セクハラ・スキャンダルの大本命はトランプ

2017年11月24日(金)15時50分
クリス・リオッタ

大統領選中も女性を蔑視するような発言を度々批判された(14年9月に元妻イバナと) Dave Kotinsky/GETTY IMAGES

<性的暴行や暴行未遂の「被告」になっても、フェイクと一蹴するふてぶてしさ>

米アラバマ州の12月の上院補欠選挙は、前同州最高裁長官であるロイ・ムーア(共和党)の勝利が確実とみられていた。しかし5人の女性が実名で、数十年前の10代の頃に「不適切な行為」をされたと告発。最年少では当時14歳だった女性が名乗り出てムーアは苦境に陥っている。

アメリカでは今、ハリウッドを中心に、著名人から性的嫌がらせ(セクシャルハラスメント)を受けたという告白が相次いでいる。そしてその余波で、同じような疑惑をするりと逃れた人物に再び注目が集まっている。レイプまたはレイプ未遂で3回訴えられたことがあるトランプ米大統領だ。

94年に当時13歳の少女が、大富豪ジェフリー・エプスタインの自宅で行われたパーティーでトランプに会った。エプスタインは小児性愛者として悪名高く、少女に売春をさせたなどの罪で08年に有罪判決を受けている。

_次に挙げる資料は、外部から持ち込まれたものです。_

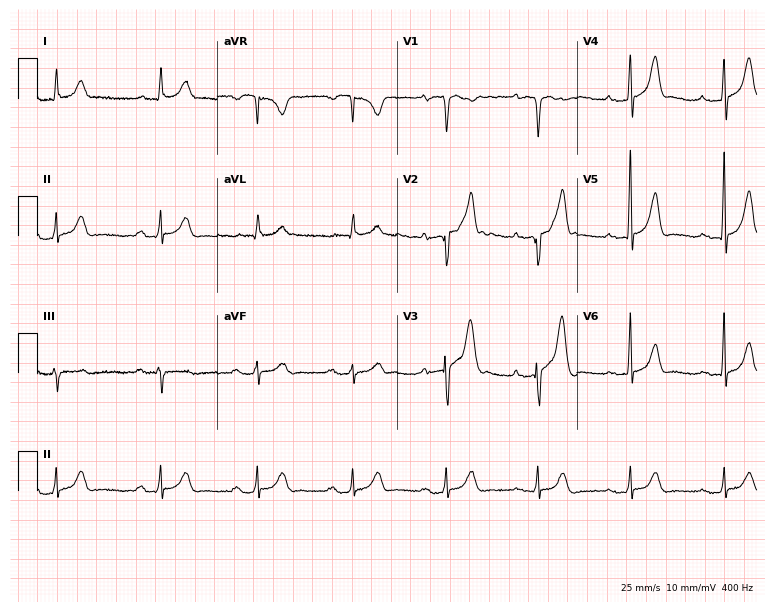
ECG (7.3-second recording at 400 Hz) — a woman, 72 years old. Findings include first-degree AV block.

この少女は16年6月に、パーティーでトランプから「激しい性的暴行」を受けたと匿名で告訴。トランプとエプスタインが、彼女は未成年だと周囲に警告された後も、さまざまな性的行為をさせたという目撃証言も書面で提出された。

訴状によると、「レイプの直後にトランプ被告は、このことを誰かに話したら、私と私の家族が肉体的な危険にさらされて、もしかすると殺されるかもしれないと脅した」。

16年11月、大統領選の4日前に告訴は取り下げられた。女性の代理人によると、彼女は「数多くの脅迫」を受けていた。

政治的なでっち上げ?

トランプの最初の妻イバナは離婚手続きの際に、89年に夫からレイプされたと訴えている。トランプの伝記によると、頭皮の手術後の痛みに苦しんでいたトランプは、イバナの髪をむしり取って強引に性行為をした。

ただしトランプ側の要望で、「『レイプ』という言葉は使ったが文字どおりに、あるいは犯罪的な意味で解釈してほしくない」とイバナが書いた文書が伝記の冒頭に掲載された。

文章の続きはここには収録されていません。